Генуя: горы в три ряда, точно акульи зубы, отгораживали ее от эпохи, от ветров перемен.
Правда, со стороны моря сюда все-таки могли проникнуть турецкие и венецианские корабли. Но на каждого, кто пытался поближе подплыть к скалистым берегам, обрушивалась ярость ринувшихся в бой лавочников. (Известно ведь, что самое отчаянное сопротивление оказывают почитающие себя беззащитными или праведниками, или теми и иными вместе.) Плохо приходилось неосторожным пиратам. Дело довершали бродячие псы. Они спускались на берег и пожирали уже растерзанные тела.
Именно детские годы подготовили Христофора к будущим подвигам. Как он рос? В объятиях немудреных семейных традиций, черпая познания — поостережемся говорить об образовании или воспитании — в приходской церкви. Ему повезло, он не ведал чумы, не видел властных, победоносных дуче.

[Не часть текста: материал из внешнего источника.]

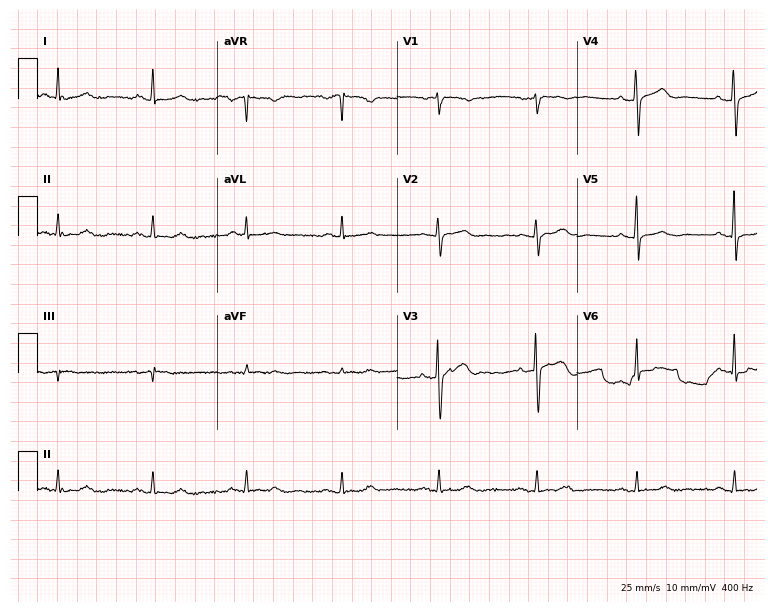
ECG — a 64-year-old woman. Labelled as a normal ECG.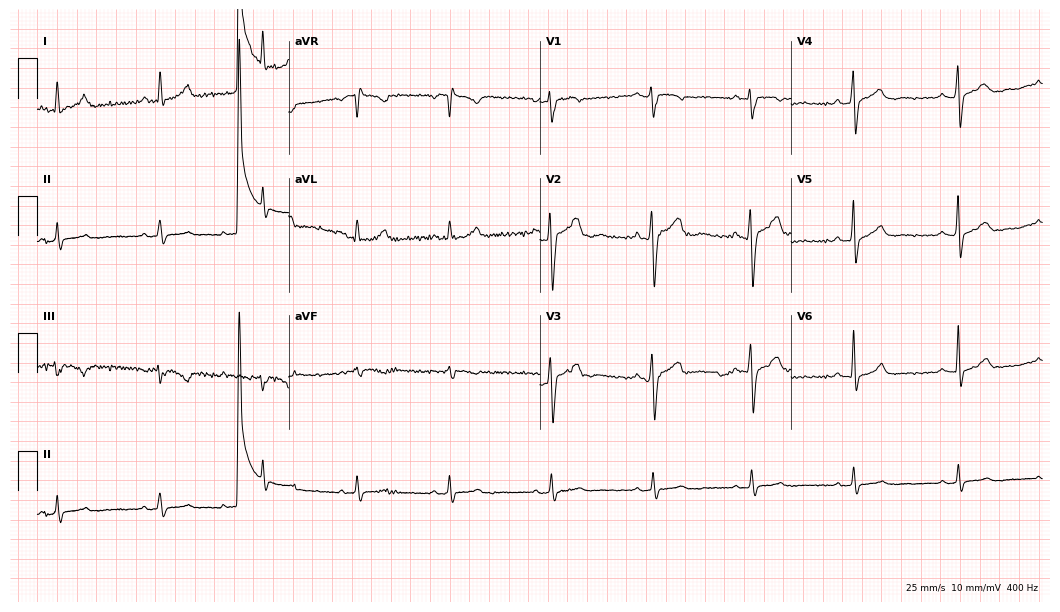
12-lead ECG from a 26-year-old male (10.2-second recording at 400 Hz). No first-degree AV block, right bundle branch block (RBBB), left bundle branch block (LBBB), sinus bradycardia, atrial fibrillation (AF) or sinus tachycardia recorded for this tracing.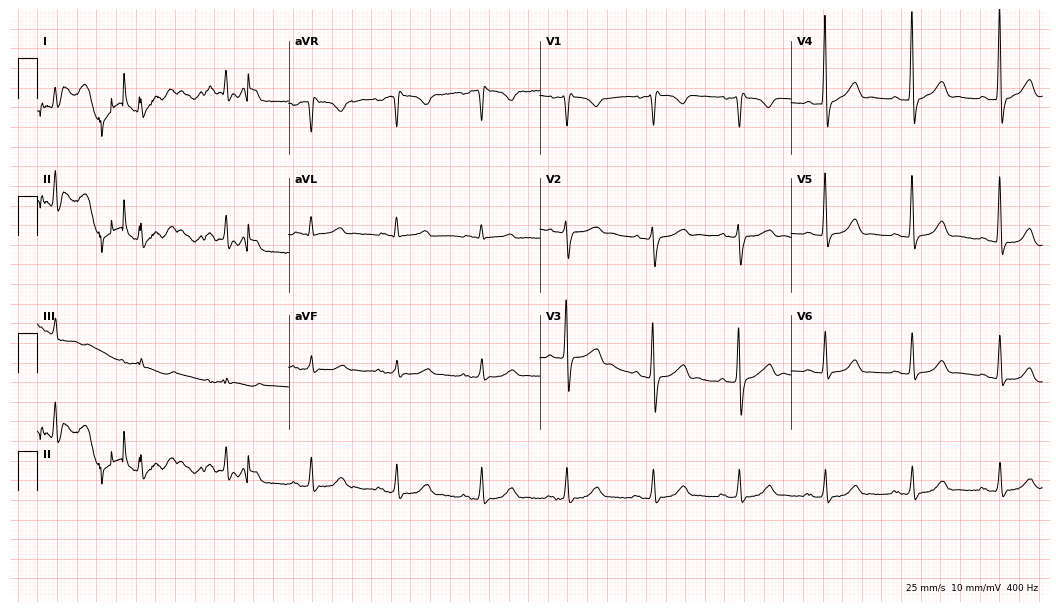
ECG (10.2-second recording at 400 Hz) — a 57-year-old male. Screened for six findings — first-degree AV block, right bundle branch block, left bundle branch block, sinus bradycardia, atrial fibrillation, sinus tachycardia — none is recorded. Other findings, if any, are not listed.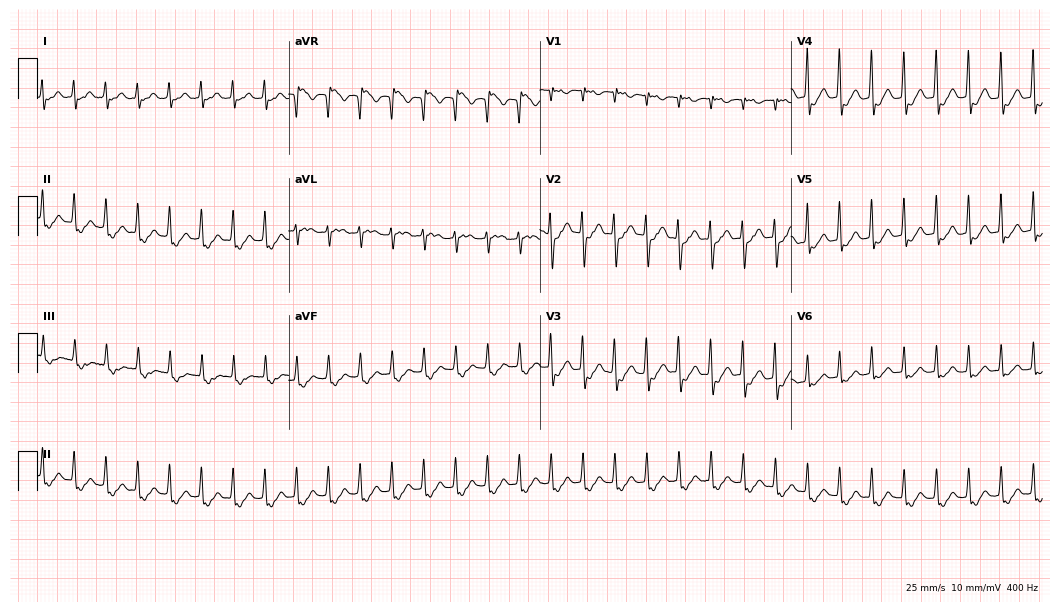
Standard 12-lead ECG recorded from a female, 41 years old. The tracing shows sinus tachycardia (a sinus rate of 100 beats per minute or more).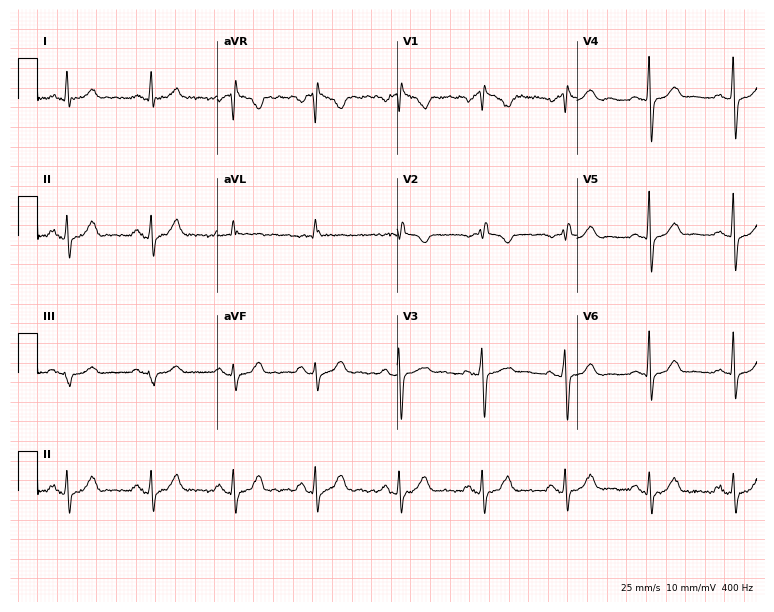
ECG — a female, 68 years old. Screened for six findings — first-degree AV block, right bundle branch block, left bundle branch block, sinus bradycardia, atrial fibrillation, sinus tachycardia — none is recorded. Only these six findings were labelled.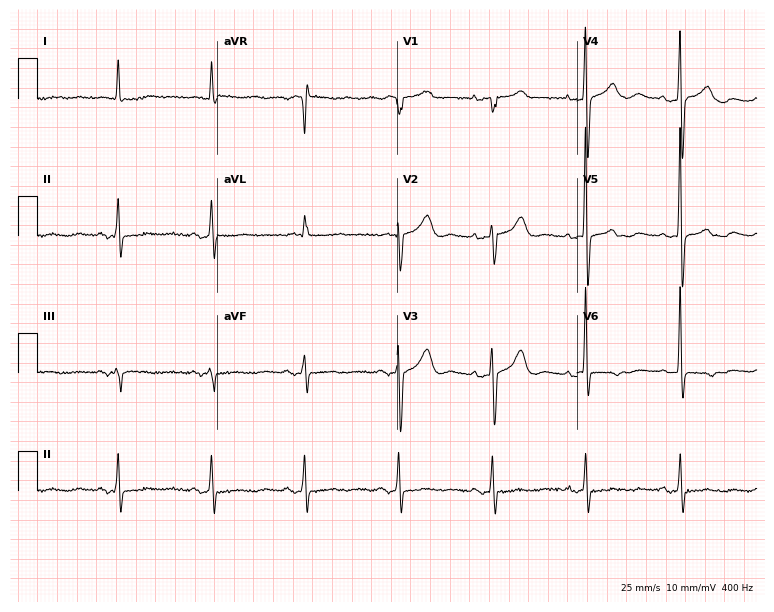
12-lead ECG (7.3-second recording at 400 Hz) from a 69-year-old female. Labelled as a normal ECG.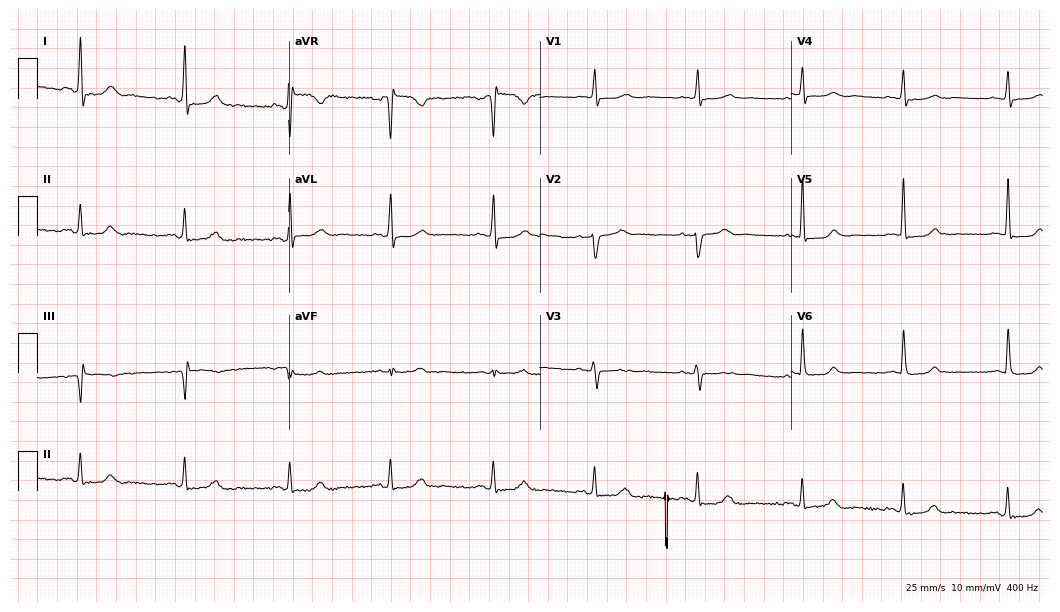
12-lead ECG from a woman, 56 years old. No first-degree AV block, right bundle branch block, left bundle branch block, sinus bradycardia, atrial fibrillation or sinus tachycardia recorded for this tracing.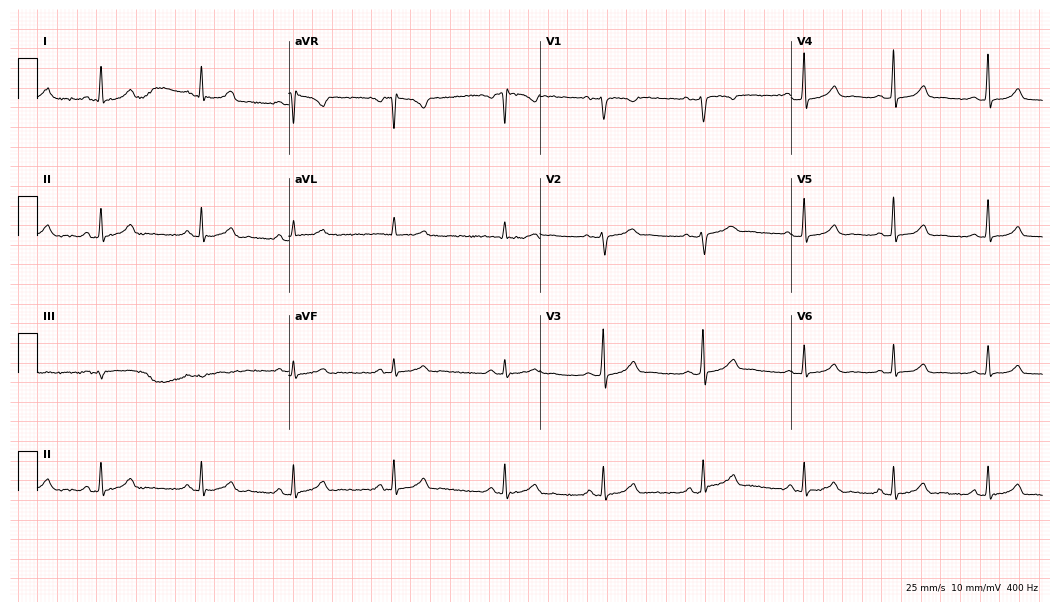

Он мягко втягивался в сеть заблуждений и словоблудия своей эпохи. А та вкрадчиво готовила его к убогой кабале благоразумия.
Священник, падре Фризон, дождливым зимним днем, наскоро прочитав привычную молитву и щедро наделив детишек тумаками, принимался за рассказы об огненных драконах у адских врат, о вечных (вечных! вечных!) муках. Или расписывал доброту Христа, да так, словно речь шла об его собственном богатом и влиятельном дядюшке, которым так приятно похвалиться.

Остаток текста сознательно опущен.